Among the biotic factors, bacteria are an important group of phytopathogens that affect crop health and the phytosanitary quality of seed. The first bacterial attacks in maize were reported in 1949. Now, reports of diseases include several symptoms, which are shown in Table 1.

Table 1:

Reported diseases caused by bacterial attack in maize.

Disease Causal agent Reference
Striped disease Xanthomonas campestris pv. zeae Coutingo and Wallis, 1991
Goss's bacterial wilt Clavibacter michiganensis subsp. nebraskensis (=Corynebacterium michiganense subsp. nebraskense) Smidt and Vidaver, 1986
Bacterial wilt or Stewart’s wilt Pantoea stewartii (=Erwinia stewartii) Forgey et al., 1982
Holcus spot Pseudomonas syringae pv. syringae Kendrick, 1926
Bacterial foliar wilt Acidovorax avenae subsp. avenae (=Pseudomonas avenae Johnson et al., 1949
Bacterial stalk rot Dickeya chrysanthemi f. sp. zeae (=Erwinia chrysanthemi) Sah and Arny, 1990
Bacterial stripe and leaf spot Burkholderia andropogonis (=Pseudomonas andropogonis) Vidaver and Carlson, 1978
Chocolate spot Pseudomonas syringae pv. coronafaciens Ribeiro et al., 1977; White, 2004
Maize brown stalk rot Pantoea ananatis Goszczynska et al., 2007; Krawczyk et al., 2010
Bacterial stripe and stem rot B. andropogonis Gijón-Hernández et al., 2008
Bacterial wilt P. stewartii Valencia-Torres et al., 2004
Foliar bacterial wilt A. avenae subsp. avenae CIMMYT, 2004
Brown stalk rot caused P. ananwithatis Gijón-Hernández et al., 2008

The causal agent of the diseases and chlorotic streak symptoms described above are Gram negative microorganisms from the Enterobacteriaceae family that have a Type III secretion system with the ability to export proteins involved in the process of colonizing the intercellular spaces of plant tissues and cause death (Collmer et al., 2000). This secretion system has been reported in plant pathogens including Pantoea stewartii subp stewartii, Pseudomonas, Erwinia, Xanthomonas, Ralstonia (Collmer et al., 2000) and Agrobacterium vitis and has been associated with the production of exopolysaccharide (EPS), which causes vascular occlusion (Chalupowicz et al., 2008). In P. agglomerans (Barash and Manulis-Sasson, 2007), because of the occlusions caused by EPS produced by this bacterium, symptoms such as chlorotic streaks, water-soaked necrotic spots and putrescence have been reported in microenvironments significantly different in terms of temperature, humidity and species of plants. Small or large climate variations and its correlation with bacterial diseases is a current global concern about the extent and importance of causes and of its effects that affect the incidence and prevalence of symptoms and loss of crops in a worldwide. Bacterial wilt, chlorotic streaks, necrosis are an important bacterial maize disease throughout the world from North to South America (Forgey et al., 1982; Smidt and Vidaver, 1986; Valencia-Torres et al., 2004; Albarracin-Orio et al., 2012), Africa (Coutingo and Wallis, 1991), Asia (Hui-Ying et al., 2011) and Europe (Krawczyk et al., 2010) and with different cultivar as pearl millet (Frederickson et al., 1997), rice (Lee et al., 2010) and cotton (Baird et al., 1997).

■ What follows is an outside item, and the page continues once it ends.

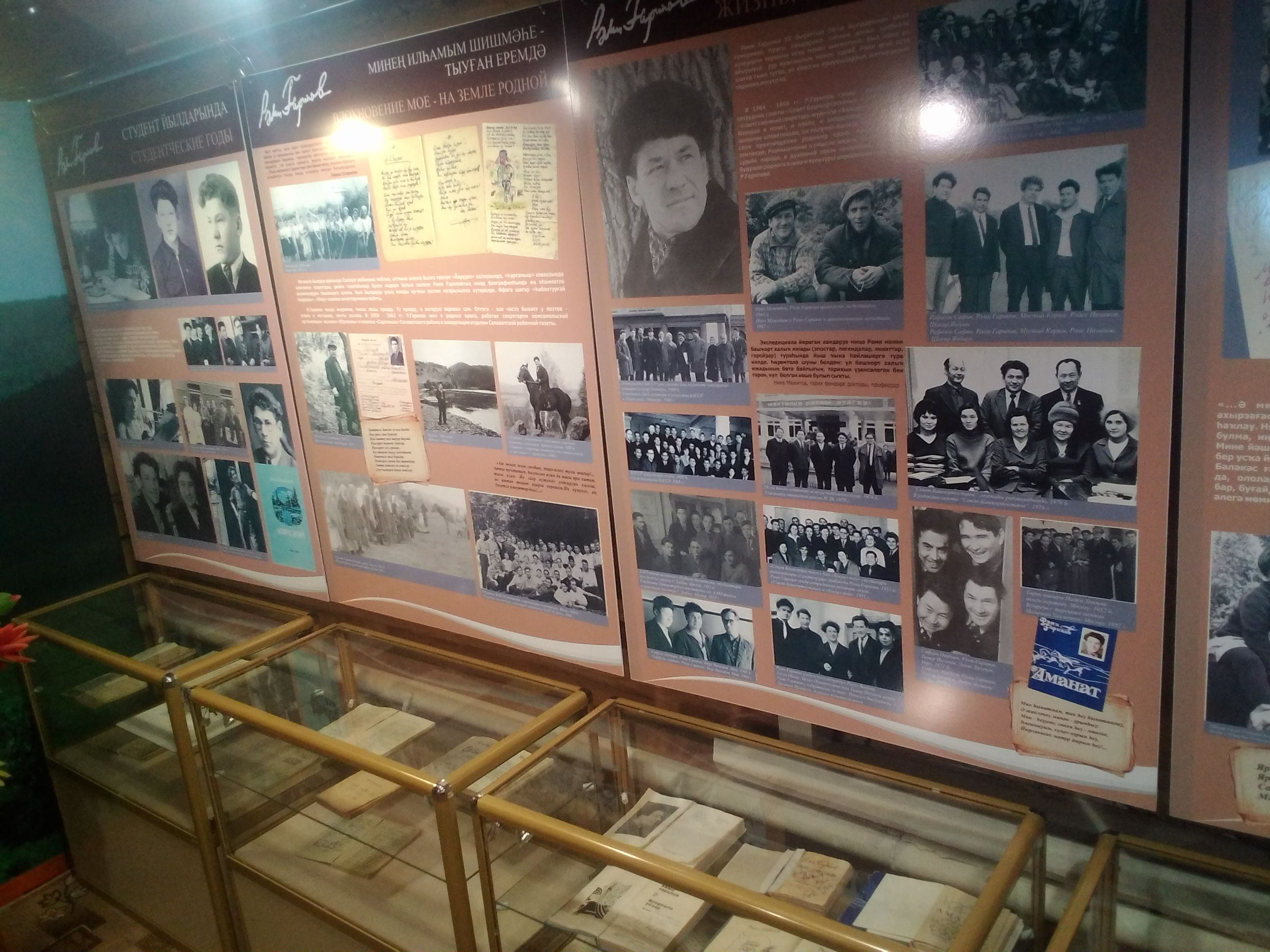 Музей Рамі Гаріпова

In Mexico, there are no reports of this disease or its symptoms, and because maize is the most important food source for the Mexican population, it is important to know how the disease manifested as chlorotic streaks caused by P. agglomerans affects maize production. This knowledge will enable the development of management programs. The aim of this work was to study how the bacteria P. agglomerans affects maize yield when it is inoculated in different environmental conditions on three maize cultivars adapted to two locations in the Central High Valleys of Mexico.

Materials and Methods

Experimental zone

Two experimental locations were established in the state of Mexico (Figure 1). Temamatla (19° 12’ N and 98° 52’ W), altitude of 2260 m above sea level, humidity of 45 - 70% and temperature of 17- 20 °C and the second location, Ayapango (19° 8’ N and 98° 48’ W), altitude of 2440 m above sea level, humidity of 50 - 90% and temperature of 15 - 18 °C. (SMN, 2012; INEGI, 2013).

Figure 1:

Geographic location of the experimental maize fields in the State of Mexico, during the 2010 spring-summer cycle.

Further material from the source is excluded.